The hotly contested case languished in the court system more than six years as the parties battled over multiple pre-trial issues. The Elys represented themselves throughout much of the litigation, but now New York attorney Leslie Lewis represents them.

In a scathing, 29-page ruling issued Feb. 12, Carlson denounced Lewis and her clients for an “unprecedented” failure to abide by court rules that require attorneys for both sides to reveal evidence they plan to present well in advance of trial.

In this case, all pre-trial evidence gathering concluded in August. Lewis filed a pre-trial brief on Jan. 12 that listed 24 exhibits she intended to present at trial. On. Feb. 1, Lewis filed a revised exhibit list that contained 351 exhibits, including 174 documents that had never been previously identified.

Carlson said he found the development “profoundly troubling” as it clearly violated court rules. He granted Cabot’s motion to exclude all documents other than the 24 exhibits that were disclosed on Jan. 12.

The judge said he realizes his ruling is a significant blow to the Elys and Huberts, but he had little choice as he has an obligation to protect Cabot against being “ambushed with a trial-by-surprise.”

“On the eve of trial, the court is presented with a surprising and troubling development: the belated disclosure by plaintiffs of thousands of pages of exhibits,” the judge wrote. “The rules governing pretrial and trial practice are in place to prevent precisely the specter that now appears ... We are obliged to ensure that one party’s failure to comply with the rules does not lead to an unjustified prejudice to those parties who follow the rules.”

Contacted Friday, Lewis said in an email that Carlson did what he thought was correct, but she and her clients “do not necessarily agree with the entirety of the decision of the court or the severity of the court’s penalty.”

“It is plaintiffs’ position that their actions with respect to exhibit disclosure were neither willful nor intentional nor prejudicial to Defendant Cabot Oil & Gas Corporation’s defense in this matter,” Lewis said.

While the ruling on evidence hurts the Elys and Huberts case, Carlson ruled in their favor on another important issue — a dispute regarding whether jurors will be told of a state law that says a driller is presumed to be responsible for water contamination if the water supply is within 1,000 feet of the oil or gas well and the pollution occurred within six months after the drilling was completed.

Jeremy Mercer, one of Cabot’s attorneys, argued jurors should not be told about that statute because it applies only to state administrative enforcement actions and should not be permitted as evidence in a civil lawsuit.

Carlson rejected that argument, but said he will reconsider the matter after he hears evidence at trial. He then will decide if it will be presented to the jury when the panel begins deliberations.

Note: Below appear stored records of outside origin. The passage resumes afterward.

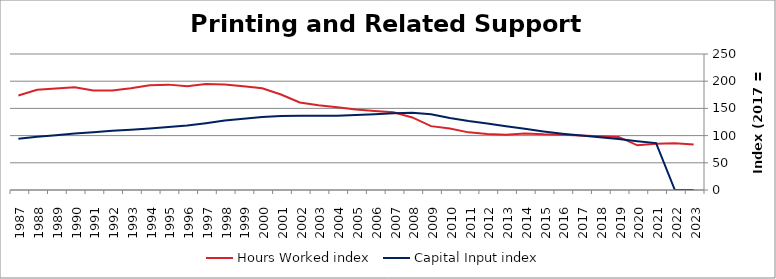
| Category | Hours Worked index | Capital Input index |
|---|---|---|
| 2023.0 | 83.513 | 0 |
| 2022.0 | 86.066 | 0 |
| 2021.0 | 85.175 | 86.176 |
| 2020.0 | 82.18 | 89.562 |
| 2019.0 | 97.525 | 93.577 |
| 2018.0 | 98.695 | 96.92 |
| 2017.0 | 100 | 100 |
| 2016.0 | 101.571 | 103.512 |
| 2015.0 | 102.271 | 107.727 |
| 2014.0 | 103.86 | 112.497 |
| 2013.0 | 101.58 | 117.301 |
| 2012.0 | 102.917 | 122.254 |
| 2011.0 | 105.963 | 126.965 |
| 2010.0 | 113.023 | 132.508 |
| 2009.0 | 117.412 | 139.332 |
| 2008.0 | 133.369 | 142.18 |
| 2007.0 | 142.936 | 140.899 |
| 2006.0 | 145.27 | 139.404 |
| 2005.0 | 147.98 | 137.955 |
| 2004.0 | 152.02 | 136.351 |
| 2003.0 | 155.763 | 136.358 |
| 2002.0 | 160.805 | 136.62 |
| 2001.0 | 175.625 | 135.811 |
| 2000.0 | 186.927 | 134.139 |
| 1999.0 | 190.59 | 131.04 |
| 1998.0 | 194.014 | 127.608 |
| 1997.0 | 194.658 | 122.832 |
| 1996.0 | 190.919 | 118.571 |
| 1995.0 | 193.701 | 115.744 |
| 1994.0 | 192.686 | 112.889 |
| 1993.0 | 187.118 | 110.601 |
| 1992.0 | 182.929 | 108.744 |
| 1991.0 | 183.092 | 106.218 |
| 1990.0 | 188.729 | 103.946 |
| 1989.0 | 186.696 | 100.675 |
| 1988.0 | 184.228 | 97.828 |
| 1987.0 | 173.803 | 94.35 |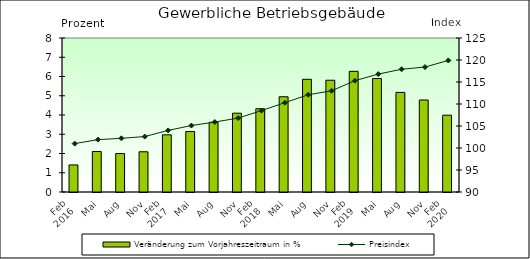
| Category | Veränderung zum Vorjahreszeitraum in % |
|---|---|
| 0 | 1.406 |
| 1 | 2.104 |
| 2 | 1.996 |
| 3 | 2.09 |
| 4 | 2.97 |
| 5 | 3.14 |
| 6 | 3.62 |
| 7 | 4.094 |
| 8 | 4.327 |
| 9 | 4.948 |
| 10 | 5.855 |
| 11 | 5.805 |
| 12 | 6.267 |
| 13 | 5.893 |
| 14 | 5.174 |
| 15 | 4.779 |
| 16 | 3.99 |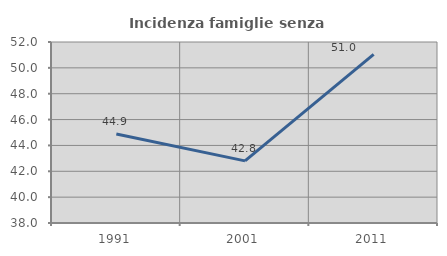
| Category | Incidenza famiglie senza nuclei |
|---|---|
| 1991.0 | 44.884 |
| 2001.0 | 42.807 |
| 2011.0 | 51.042 |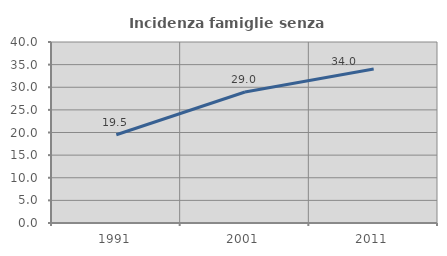
| Category | Incidenza famiglie senza nuclei |
|---|---|
| 1991.0 | 19.495 |
| 2001.0 | 28.959 |
| 2011.0 | 34.04 |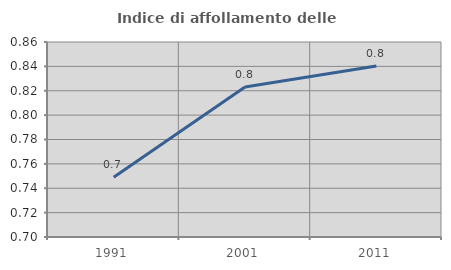
| Category | Indice di affollamento delle abitazioni  |
|---|---|
| 1991.0 | 0.749 |
| 2001.0 | 0.823 |
| 2011.0 | 0.84 |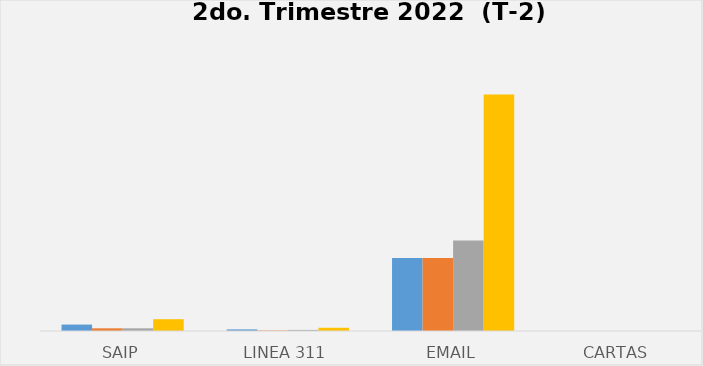
| Category | Series 0 | Series 1 | Series 2 | Series 3 |
|---|---|---|---|---|
| SAIP | 12 | 5 | 5 | 22 |
| Linea 311 | 3 | 1 | 2 | 6 |
| Email | 136 | 136 | 169 | 441 |
| Cartas | 0 | 0 | 0 | 0 |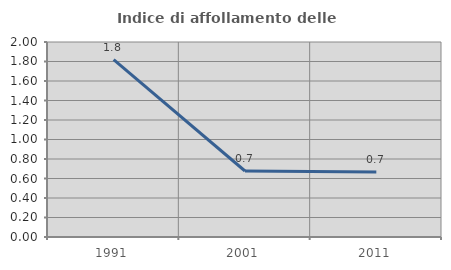
| Category | Indice di affollamento delle abitazioni  |
|---|---|
| 1991.0 | 1.819 |
| 2001.0 | 0.677 |
| 2011.0 | 0.666 |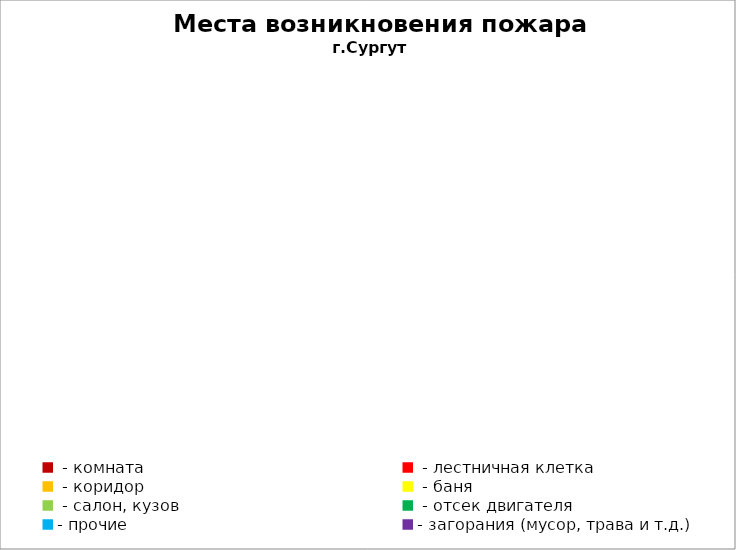
| Category | Места возникновения пожара |
|---|---|
|  - комната | 35 |
|  - лестничная клетка | 7 |
|  - коридор | 7 |
|  - баня | 13 |
|  - салон, кузов | 19 |
|  - отсек двигателя | 33 |
| - прочие | 113 |
| - загорания (мусор, трава и т.д.)  | 93 |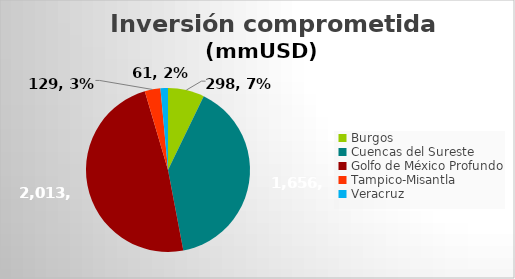
| Category | Commited investment (mmUSD) |
|---|---|
| Burgos | 298.443 |
| Cuencas del Sureste | 1656.019 |
| Golfo de México Profundo | 2013.114 |
| Tampico-Misantla | 128.827 |
| Veracruz | 61.303 |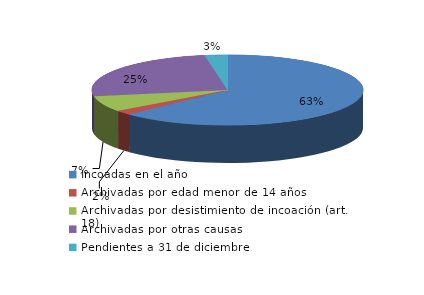
| Category | Series 0 |
|---|---|
| Incoadas en el año | 1045 |
| Archivadas por edad menor de 14 años | 34 |
| Archivadas por desistimiento de incoación (art. 18) | 121 |
| Archivadas por otras causas | 418 |
| Pendientes a 31 de diciembre | 45 |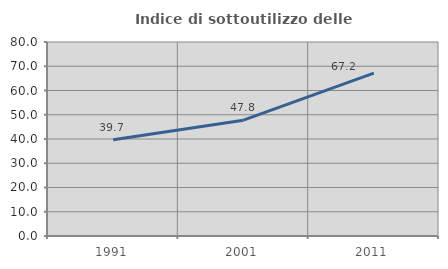
| Category | Indice di sottoutilizzo delle abitazioni  |
|---|---|
| 1991.0 | 39.726 |
| 2001.0 | 47.761 |
| 2011.0 | 67.164 |

If Cabot is found responsible for contaminating the wells, the Elys and Huberts can seek compensation for the loss in market value of their properties and for inconvenience and loss of enjoyment of their property. If they prevail on the negligence claims, a separate proceeding will be held to determine if they are entitled to punitive damages. Jury selection is scheduled to begin at 9:30 a.m.